Banque Pratique

Rosengren (FED) : Pour un contrôle accru des dividendes bancaires

Pour un contrôle accru des dividendes bancaires

Fed. Un dirigeant de la banque centrale américaine, Eric Rosengren  estime que quelques banques d’envergure internationale ont perdu la confiance des investisseurs.

Les autorités de surveillance financière nationales devraient contrôler de plus près les projets de dividendes des grandes banques, quitte à les suspendre en ces temps de tensions financières, a estimé hier à Stockholm un dirigeant de la banque centrale américaine (Fed).

«Quelques banques d’envergure internationale semblent avoir perdu la confiance des investisseurs», a estimé Eric Rosengren, président de l’antenne de la Fed à Boston (nord-est des Etats-Unis) à l’occasion d’un discours dans la capitale suédoise dont le texte a été transmis à la presse. M. Rosengren en veut pour preuve le fait que «certaines valeurs bancaires ont vu leur cours chuter de façon spectaculaire, et [que] les dérivés de crédit contre la défaillance de certaines banques internationales sont à des niveaux élevés».

Dans le monde entier, les autorités de contrôle des banques pourraient se servir davantage de ces signes des marchés lorsqu’elles décident d’autoriser ou non les banques à distribuer des dividendes ou à mener des programmes de rachats d’actions», estime-t-il.

«En autorisant (le versement) des dividendes ou des rachats d’actions lorsque le risque de crise est élevé, on autorise des capitaux à quitter le système bancaire à un moment où ils sont rares et où ils sont plus nécessaires que jamais», fait valoir M. Rosengren. Selon lui, «de telles pratiques risquent d’avoir des conséquences douloureuses pour les contribuables, les détenteurs de titres de dette et l’économie dans le cas où les banques viendraient à manquer de capitaux pour passer la crise». M. Rosengren plaide donc pour des actions préventives. Pour lui, si l’évaluation de la solidité des banques par les marchés s’avère mauvaise, «les banques n’auront fait que retarder des dividendes ou des rachats d’actions», et ces projets pourront «être repris et augmentés une fois que les problèmes auront été résolus».

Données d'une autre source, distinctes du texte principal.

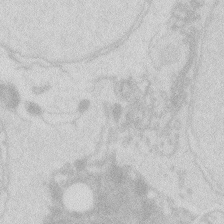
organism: Zebrafish
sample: Macrophage
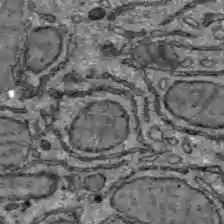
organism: C57BL Mouse
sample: Liver
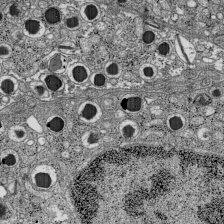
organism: C57BL Mouse
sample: Pancreatic islet
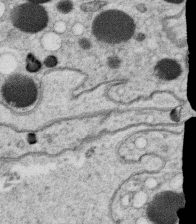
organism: C. elegans
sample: C. elegans oocyte; sperm cells
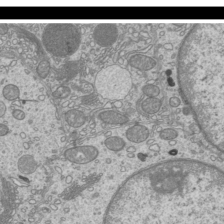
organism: Mouse
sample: Cilia; mouse epididymis
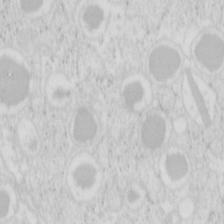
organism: Mouse
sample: Pancreas
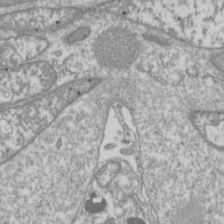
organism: Drosophila
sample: Cell division; meiosis; drosophila spermatocytes
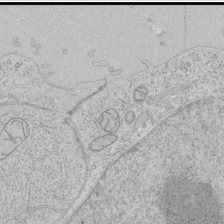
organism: Human
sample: Mitochondria in HCT116 cells
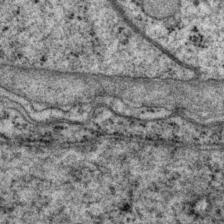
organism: P. pacificus
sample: Pharynx
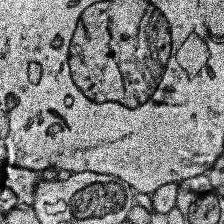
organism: Human
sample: Temporal Lobe
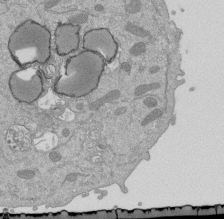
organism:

Depuis près de deux mois, les valeurs bancaires, en particulier celles des plus grands établissements, ont fortement chuté sur les principales places boursières européennes, et, dans une moindre mesure aux Etats-Unis. La banque française BNP Paribas a indiqué avoir consacré 487,6 millions d’euros, soit 1,22% de son capital depuis le début du mois d’août pour racheter 14,7 millions de ses propres titres, afin de soutenir le cours de Bourse de son action.

EN COMPLEMENT :  Les banques sont particulièrement matraquées actuellement  et ont perdu 37% de leur valeur depuis le début de l’année et 73% de leur valeur d’avant la crise en 2008.

 Les banques de l’Eurozone ont pratiquement touché leur plus bas atteint le 9 mars 2008 au plus fort de la crise. Les capitalisations sont devenues ridicules par rapport à la taille des actifs. Crédit Agricole détient un total de bilan de 1.6 trillions € pour une capitalisation boursière de… 11Mds. Commerzbank a un total de bilan de 683Mds € pour une capitalisation de 8.3Mds. La Société Générale présente 1.2 trillions pour une capitalisation réduite à 13Mds. La crise de la dette souveraine s’est transformée en crise des institutions financières (banques et assurances) qui sont les gros détenteurs de cette dette risquée.

La capitalisation boursière de certaines banques en dessous de 30% de leurs fonds propres

Vers la nationalisation des grandes banques ?

Le moment approche très vite où la nationalisation des grandes banques sera nécessaire. L’Allemagne, l’Autriche ou les Pays Bas qui sont les plus réticents à un plan européen ne sont nullement à l’abri. La Commerzbank a perdu 92% de sa valeur depuis 5 ans et se paie 35% de ses fonds propres. ING et Aegon sont très mal en point et les deux banques autrichiennes Erste bank et Raiffeisen Bank souffrent de leurs excès d’exposition à l’Est.

Quand le price/book de la Société Générale flirte avec les 30%, on doit se demander si c’est le price qui est faux ou le book qui l’est. Il en est de même du P/E quand il représente 3.5x les profits. La probabilité est forte de voir se transformer les profits de 3.6mds du consensus pour 2011 en grosses pertes si des provisions sont faites sur les actifs à risque.